Beauty & Makeup in Australia, answered.

Real questions about how the beauty & makeup niche operates inside the Australia market. Still curious? Get in touch.

01How do beauty YouTubers actually make money?

Most full-time beauty creators have four income streams: (1) AdSense, usually a smaller slice; (2) brand sponsorships and PR partnerships; (3) affiliate commission from product links (Sephora, Ulta, Amazon); (4) their own product line, which over time becomes the largest line for top channels. The biggest beauty creators on YouTube earn 70–90% of their income outside YouTube ads.

02Is beauty too saturated for new creators?

It's saturated for generic 'apply makeup' content. It is wide open for specific angles: skincare for a particular skin condition, makeup for a particular skin tone, technique tutorials for under-served features, niche brand-history deep-dives, or budget-only product reviews. The top new entrants in the past 3 years have all picked a sub-niche specific enough to own, then expanded.

03Do beauty channels need professional lighting and cameras?

Better than the niche average, yes. Beauty is one of the few niches where image quality directly affects credibility, because viewers need to see exact colours and finishes. A solid ring light, a good front-facing camera (even a recent phone), and a controlled background are non-negotiable. Studio-grade gear is not, especially in the first 12 months.

04Can an Australian YouTube channel reach a global audience?

Easily, and most established Australian channels do. English-language Australian content with universal subjects (food, fitness, tech, lifestyle) typically builds 50-80% non-Australian audiences over time.
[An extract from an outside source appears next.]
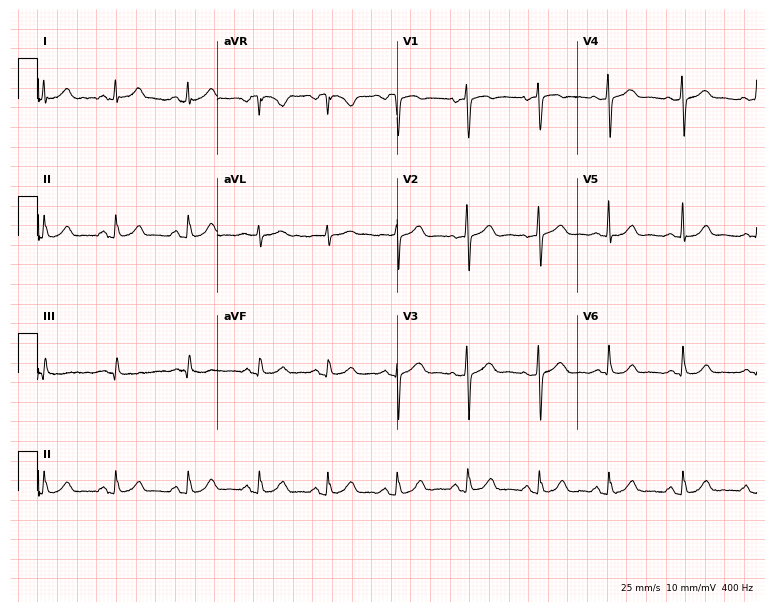
Electrocardiogram, a woman, 44 years old. Overall reading on record: normal ECG.

The cultural and linguistic distance to North America is small enough that content travels naturally without localisation.

05What are Australian YouTube RPMs like compared to US and UK?

Slightly below UK, well below US. Australian RPMs typically run 60-75% of US rates, similar to the UK. The advantage Australian creators have is that their audiences often spill into US, UK, and Canadian viewers, who all earn closer to tier-1 RPMs. A channel with 40% Australian and 60% US viewership would earn similar to a pure US channel.